What to work on:
Once you have located the line containing "0.059 | 0.061 |" in the material below, return it exactly along with each line after it through the line containing "0.133 | 0.077 |".
╔══
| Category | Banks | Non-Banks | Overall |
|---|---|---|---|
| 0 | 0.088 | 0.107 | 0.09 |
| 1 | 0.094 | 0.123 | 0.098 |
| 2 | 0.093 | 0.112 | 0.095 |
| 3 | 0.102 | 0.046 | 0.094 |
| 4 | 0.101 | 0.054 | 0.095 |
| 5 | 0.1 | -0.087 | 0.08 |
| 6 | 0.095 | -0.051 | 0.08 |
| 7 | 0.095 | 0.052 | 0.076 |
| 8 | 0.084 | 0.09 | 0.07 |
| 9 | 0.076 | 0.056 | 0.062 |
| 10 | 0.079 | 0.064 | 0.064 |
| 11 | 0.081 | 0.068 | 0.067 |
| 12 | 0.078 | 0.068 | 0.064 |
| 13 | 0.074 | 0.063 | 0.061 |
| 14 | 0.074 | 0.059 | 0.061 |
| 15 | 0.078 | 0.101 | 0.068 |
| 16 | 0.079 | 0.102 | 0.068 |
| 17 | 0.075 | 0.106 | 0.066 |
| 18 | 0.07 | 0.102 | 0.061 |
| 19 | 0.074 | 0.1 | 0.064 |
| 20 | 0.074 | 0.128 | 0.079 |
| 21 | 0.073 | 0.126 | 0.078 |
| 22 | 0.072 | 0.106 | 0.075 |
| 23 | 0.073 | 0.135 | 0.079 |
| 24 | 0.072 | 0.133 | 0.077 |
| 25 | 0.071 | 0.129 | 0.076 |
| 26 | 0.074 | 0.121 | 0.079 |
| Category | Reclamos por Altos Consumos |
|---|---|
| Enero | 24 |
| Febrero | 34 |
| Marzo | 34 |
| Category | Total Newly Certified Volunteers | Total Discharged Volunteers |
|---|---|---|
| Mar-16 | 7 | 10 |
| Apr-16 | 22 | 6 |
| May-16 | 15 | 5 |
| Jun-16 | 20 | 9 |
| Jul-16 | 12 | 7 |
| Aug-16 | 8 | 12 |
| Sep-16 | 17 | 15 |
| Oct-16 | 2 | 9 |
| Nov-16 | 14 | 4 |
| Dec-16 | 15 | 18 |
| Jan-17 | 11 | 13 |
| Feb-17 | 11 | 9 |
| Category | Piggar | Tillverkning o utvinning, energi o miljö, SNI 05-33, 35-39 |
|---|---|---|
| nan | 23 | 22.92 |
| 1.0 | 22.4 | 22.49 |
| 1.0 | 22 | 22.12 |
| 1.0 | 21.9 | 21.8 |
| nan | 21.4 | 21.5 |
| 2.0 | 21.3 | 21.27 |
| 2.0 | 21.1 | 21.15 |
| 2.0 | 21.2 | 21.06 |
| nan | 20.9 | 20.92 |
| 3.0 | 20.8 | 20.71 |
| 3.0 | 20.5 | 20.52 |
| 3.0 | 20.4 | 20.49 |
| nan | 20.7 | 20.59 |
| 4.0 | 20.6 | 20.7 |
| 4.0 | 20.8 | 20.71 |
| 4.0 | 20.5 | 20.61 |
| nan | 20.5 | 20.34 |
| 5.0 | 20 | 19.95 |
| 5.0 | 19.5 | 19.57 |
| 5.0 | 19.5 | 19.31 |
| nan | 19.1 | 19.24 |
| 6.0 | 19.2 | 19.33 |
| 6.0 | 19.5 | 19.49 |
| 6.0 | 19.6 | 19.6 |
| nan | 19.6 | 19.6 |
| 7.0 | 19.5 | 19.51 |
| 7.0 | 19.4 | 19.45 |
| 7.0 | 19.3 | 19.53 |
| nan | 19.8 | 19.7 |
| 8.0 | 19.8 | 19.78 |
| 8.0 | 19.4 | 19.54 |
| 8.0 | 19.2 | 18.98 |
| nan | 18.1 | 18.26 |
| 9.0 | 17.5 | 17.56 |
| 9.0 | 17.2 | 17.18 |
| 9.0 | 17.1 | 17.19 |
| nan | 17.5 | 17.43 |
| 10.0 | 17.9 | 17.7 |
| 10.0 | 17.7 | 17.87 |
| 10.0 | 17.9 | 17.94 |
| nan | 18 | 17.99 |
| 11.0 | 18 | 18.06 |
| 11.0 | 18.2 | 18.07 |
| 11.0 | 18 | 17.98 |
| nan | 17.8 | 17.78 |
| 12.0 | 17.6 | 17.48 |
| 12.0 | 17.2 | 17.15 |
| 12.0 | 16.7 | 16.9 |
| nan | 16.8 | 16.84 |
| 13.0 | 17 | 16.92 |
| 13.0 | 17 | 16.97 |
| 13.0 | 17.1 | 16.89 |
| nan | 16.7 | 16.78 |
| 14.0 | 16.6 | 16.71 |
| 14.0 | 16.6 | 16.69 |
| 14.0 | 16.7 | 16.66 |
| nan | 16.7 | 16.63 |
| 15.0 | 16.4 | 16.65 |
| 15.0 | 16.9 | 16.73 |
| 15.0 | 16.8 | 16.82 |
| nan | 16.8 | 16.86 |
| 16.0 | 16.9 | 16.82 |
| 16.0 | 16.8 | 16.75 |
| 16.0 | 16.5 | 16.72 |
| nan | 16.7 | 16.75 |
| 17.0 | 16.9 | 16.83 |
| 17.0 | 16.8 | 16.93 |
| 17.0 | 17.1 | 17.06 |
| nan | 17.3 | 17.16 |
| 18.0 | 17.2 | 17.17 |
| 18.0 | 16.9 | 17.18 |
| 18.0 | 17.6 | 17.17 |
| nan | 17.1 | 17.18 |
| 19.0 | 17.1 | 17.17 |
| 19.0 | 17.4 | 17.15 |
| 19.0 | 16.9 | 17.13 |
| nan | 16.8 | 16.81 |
╚══
╔══
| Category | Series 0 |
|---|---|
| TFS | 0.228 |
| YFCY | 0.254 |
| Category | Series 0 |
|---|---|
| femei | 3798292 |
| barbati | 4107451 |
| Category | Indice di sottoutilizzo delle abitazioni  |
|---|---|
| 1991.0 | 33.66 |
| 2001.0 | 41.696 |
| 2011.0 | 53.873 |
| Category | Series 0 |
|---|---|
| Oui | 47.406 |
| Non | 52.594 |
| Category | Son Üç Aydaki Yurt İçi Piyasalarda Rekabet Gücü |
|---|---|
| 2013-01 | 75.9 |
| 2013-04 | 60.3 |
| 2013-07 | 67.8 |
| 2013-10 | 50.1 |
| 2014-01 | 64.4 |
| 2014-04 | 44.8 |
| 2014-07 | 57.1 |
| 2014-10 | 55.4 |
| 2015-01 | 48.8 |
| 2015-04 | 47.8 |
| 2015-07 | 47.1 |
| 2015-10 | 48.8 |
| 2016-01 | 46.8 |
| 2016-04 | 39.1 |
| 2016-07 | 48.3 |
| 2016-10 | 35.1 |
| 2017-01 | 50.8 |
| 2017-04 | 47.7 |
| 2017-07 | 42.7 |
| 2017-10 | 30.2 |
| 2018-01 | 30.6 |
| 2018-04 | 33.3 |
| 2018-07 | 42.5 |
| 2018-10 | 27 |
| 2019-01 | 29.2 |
╚══
╔══
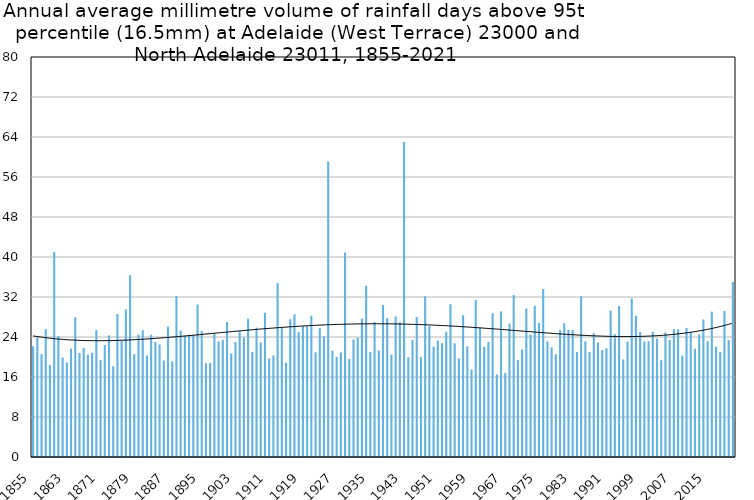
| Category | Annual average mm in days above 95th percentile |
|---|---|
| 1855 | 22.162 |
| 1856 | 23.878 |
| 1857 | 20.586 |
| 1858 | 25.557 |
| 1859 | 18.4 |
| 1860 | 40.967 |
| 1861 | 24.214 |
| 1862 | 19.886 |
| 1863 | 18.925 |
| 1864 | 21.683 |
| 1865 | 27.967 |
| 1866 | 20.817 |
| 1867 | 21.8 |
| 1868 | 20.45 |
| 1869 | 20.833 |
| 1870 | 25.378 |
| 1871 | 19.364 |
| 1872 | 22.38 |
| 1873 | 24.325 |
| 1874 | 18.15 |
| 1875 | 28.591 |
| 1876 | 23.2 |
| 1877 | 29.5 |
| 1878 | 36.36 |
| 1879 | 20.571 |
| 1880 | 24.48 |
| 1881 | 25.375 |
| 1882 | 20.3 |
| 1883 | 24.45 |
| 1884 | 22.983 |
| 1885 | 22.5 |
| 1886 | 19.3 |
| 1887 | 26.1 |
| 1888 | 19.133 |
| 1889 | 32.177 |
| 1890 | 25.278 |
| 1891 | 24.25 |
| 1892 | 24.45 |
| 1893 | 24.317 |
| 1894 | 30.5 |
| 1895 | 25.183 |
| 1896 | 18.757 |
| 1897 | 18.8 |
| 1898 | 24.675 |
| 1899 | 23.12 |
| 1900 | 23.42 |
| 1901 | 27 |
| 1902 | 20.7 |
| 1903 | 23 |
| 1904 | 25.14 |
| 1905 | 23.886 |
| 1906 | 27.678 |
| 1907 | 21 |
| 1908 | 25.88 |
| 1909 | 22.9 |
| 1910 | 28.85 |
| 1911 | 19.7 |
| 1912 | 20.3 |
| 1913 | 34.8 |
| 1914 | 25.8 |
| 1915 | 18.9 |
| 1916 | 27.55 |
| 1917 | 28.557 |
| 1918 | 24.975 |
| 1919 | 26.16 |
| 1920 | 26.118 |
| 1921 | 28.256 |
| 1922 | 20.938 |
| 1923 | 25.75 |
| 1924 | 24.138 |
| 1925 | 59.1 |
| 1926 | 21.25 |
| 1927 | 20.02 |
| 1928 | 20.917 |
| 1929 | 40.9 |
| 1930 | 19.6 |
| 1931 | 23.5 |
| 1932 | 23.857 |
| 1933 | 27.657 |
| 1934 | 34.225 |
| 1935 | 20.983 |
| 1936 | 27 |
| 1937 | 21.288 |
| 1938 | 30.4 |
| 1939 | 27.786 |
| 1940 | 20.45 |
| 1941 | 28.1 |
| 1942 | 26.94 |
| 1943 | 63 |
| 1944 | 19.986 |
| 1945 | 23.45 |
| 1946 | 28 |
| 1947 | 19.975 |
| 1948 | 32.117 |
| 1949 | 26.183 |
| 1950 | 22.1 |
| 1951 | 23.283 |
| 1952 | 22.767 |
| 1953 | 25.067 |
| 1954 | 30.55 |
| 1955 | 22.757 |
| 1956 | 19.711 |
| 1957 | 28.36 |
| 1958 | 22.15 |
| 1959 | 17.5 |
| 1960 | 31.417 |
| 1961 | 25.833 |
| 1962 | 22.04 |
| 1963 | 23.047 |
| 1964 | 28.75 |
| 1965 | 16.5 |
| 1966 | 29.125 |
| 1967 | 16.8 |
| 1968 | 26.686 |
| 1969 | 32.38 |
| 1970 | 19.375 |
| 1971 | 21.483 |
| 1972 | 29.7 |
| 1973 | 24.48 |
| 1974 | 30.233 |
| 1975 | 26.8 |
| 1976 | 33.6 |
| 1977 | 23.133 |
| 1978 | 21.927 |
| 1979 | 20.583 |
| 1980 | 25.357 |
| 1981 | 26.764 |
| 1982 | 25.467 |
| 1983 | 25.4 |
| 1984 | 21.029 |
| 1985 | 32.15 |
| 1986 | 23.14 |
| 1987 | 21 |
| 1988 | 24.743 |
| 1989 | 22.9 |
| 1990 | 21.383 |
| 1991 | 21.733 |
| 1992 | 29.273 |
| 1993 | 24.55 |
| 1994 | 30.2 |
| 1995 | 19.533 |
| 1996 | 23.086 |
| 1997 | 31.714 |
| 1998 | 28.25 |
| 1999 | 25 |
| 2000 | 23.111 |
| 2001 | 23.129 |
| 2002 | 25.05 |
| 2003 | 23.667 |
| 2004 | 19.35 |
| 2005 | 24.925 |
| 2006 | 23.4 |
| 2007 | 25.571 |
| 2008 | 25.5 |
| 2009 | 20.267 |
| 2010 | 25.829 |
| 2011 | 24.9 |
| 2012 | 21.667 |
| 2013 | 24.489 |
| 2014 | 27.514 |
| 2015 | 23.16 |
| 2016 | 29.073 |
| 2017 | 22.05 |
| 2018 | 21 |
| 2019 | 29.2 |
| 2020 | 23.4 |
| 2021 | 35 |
╚══
Response for this exercise:
| 14 | 0.074 | 0.059 | 0.061 |
| 15 | 0.078 | 0.101 | 0.068 |
| 16 | 0.079 | 0.102 | 0.068 |
| 17 | 0.075 | 0.106 | 0.066 |
| 18 | 0.07 | 0.102 | 0.061 |
| 19 | 0.074 | 0.1 | 0.064 |
| 20 | 0.074 | 0.128 | 0.079 |
| 21 | 0.073 | 0.126 | 0.078 |
| 22 | 0.072 | 0.106 | 0.075 |
| 23 | 0.073 | 0.135 | 0.079 |
| 24 | 0.072 | 0.133 | 0.077 |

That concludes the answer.